Я непроизвольно вздохнул. И впрямь, никому не смог бы внятно объяснить. Некая потусторонняя сила ведет в лабиринт судьбы, мне кажется, даже уверен – дед не сумел высказаться предельно откровенно, до конца, остался сочиненный искусным криптографом шифр, который следует разгадать. И другое обстоятельство, хранимое мною, ни с кем покуда не делился, дабы не осудили. Сложилось так, что никто по-настоящему не оценил его книги, не поставил в один ряд с теми, чьи писательские имена на слуху. Дед того заслуживает. Ему, конечно, уже всё равно, но не всё равно мне, желающему воздать должное опубликованному Даниилом Диковым. Да, было немало рецензий, статей, главное же не сказано. Разве что стремился бородач Петр, с которым я познакомился у дяди Генриха, но что он один смог…

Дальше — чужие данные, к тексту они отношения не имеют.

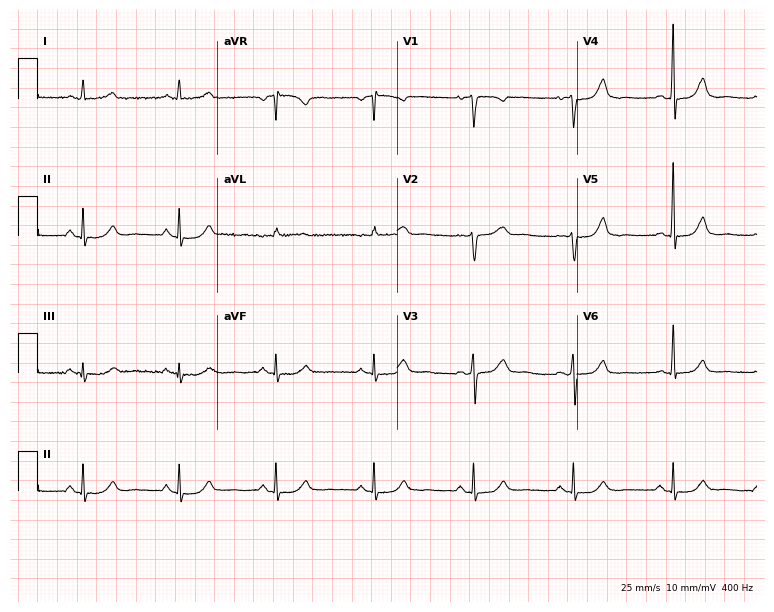
Standard 12-lead ECG recorded from a 56-year-old woman (7.3-second recording at 400 Hz). None of these six findings is recorded: first-degree AV block, right bundle branch block, left bundle branch block, sinus bradycardia, atrial fibrillation, sinus tachycardia. Other findings, if any, are not listed.

Кто ты такой, чтобы взваливать на себя такую ношу? Самоуверенный мальчишка, готовый поспорить с авторитетами. Пусть так. Но прекрасно известно, как делаются имена, и не только в литературе, как служат авторитеты моде, сговариваются одних поднять, других опустить, хлопочут о личном, выгодном им, в конечном итоге, о деньгах. Заикнись в эту минуту об этом, еще на смех поднимет миссис инкогнито, и правильно сделает.

– Мне интересно этим заниматься, – ответил я. – Если не у близкого человека, то у кого возникнет потребность… Разбирая архив, многое узнал, осмыслил. Чуть поумнел, может быть.

– Я не о литературе хочу говорить с вами. Мне горько, почему мы так и не сошлись, не стали мужем и женой. Не знаю, кого винить больше, Даню или меня. Оба виноваты. Что теперь об этом… Дани нет, я постарела… Дед ваш обожал Пастернака, наизусть знал, великолепно читал, я ему кассету подарила с записями голоса, наверняка найдете в архиве Дани.  Вы, очевидно, не слишком близки к русской поэзии, тем не менее, прослушайте кассету до конца. Не пожалейте времени. “Я кончился, а ты жива. И ветер, жалуясь и плача, раскачивает лес и дачу, не каждую сосну отдельно, а полностью все дерева…”

– Дед никогда не рассказывал о ваших отношениях. Я считал, роман весь выдуман, оказалось – существует реальная героиня, вы, то есть. Хитросплетения подлинные…

– Даня писал в смятении духа, не знал, как поступить, многое, увы, от него уже не зависело, мое полное в нем растворение в той, прошлой жизни, в Америке стало исчезать, таять. Объявила – остаюсь с мужем. Вышло жестоко, безжалостно. Резала по живому. Надо было видеть лицо Дани. Мертвенно-бледное, ни кровинки, как на похоронах. Произошло объяснение в моей машине, напротив дома Дани на авеню Z. Он не мог открыть дверцу, рука не слушалась. Сердце переворачивается, едва вспоминаю.

Я молчал.

… О многом мы смогли поговорить. Придирчиво прошлись по страницам книги – миссис инкогнито все-таки вернулась к написанному. Я не удержался и сообщил мнение друга деда Вадима по поводу ее писем – слишком приземленные.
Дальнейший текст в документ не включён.